◆ **BRIEF**
Restate the listing word for word; omit the images.

◆ **PROVIDED DATA**

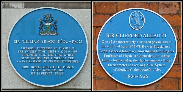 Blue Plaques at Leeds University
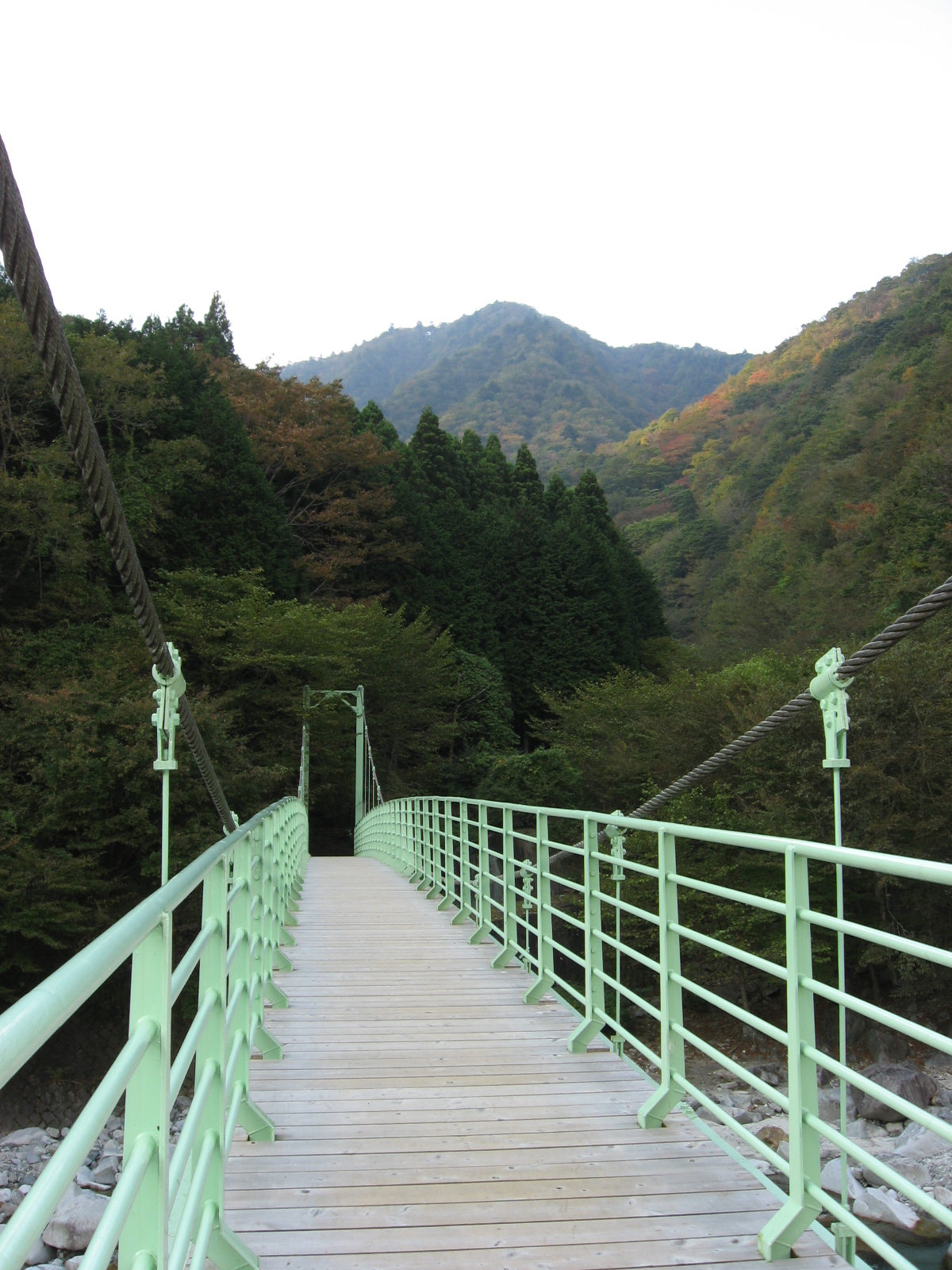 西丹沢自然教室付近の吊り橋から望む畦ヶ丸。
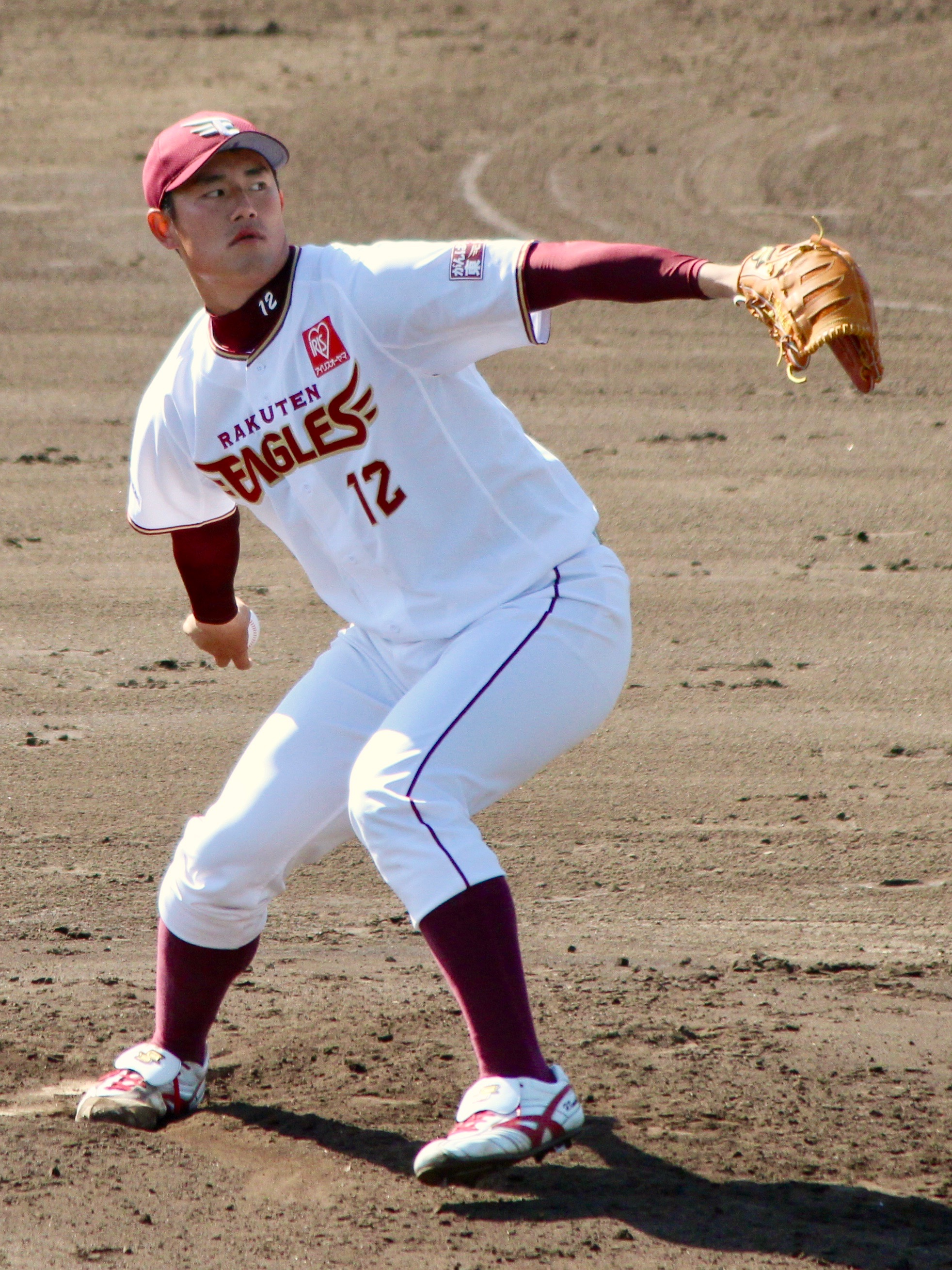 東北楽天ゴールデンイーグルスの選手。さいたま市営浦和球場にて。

◆ **ANSWER AREA**
 Blue Plaques at Leeds University
 西丹沢自然教室付近の吊り橋から望む畦ヶ丸。
 東北楽天ゴールデンイーグルスの選手。さいたま市営浦和球場にて。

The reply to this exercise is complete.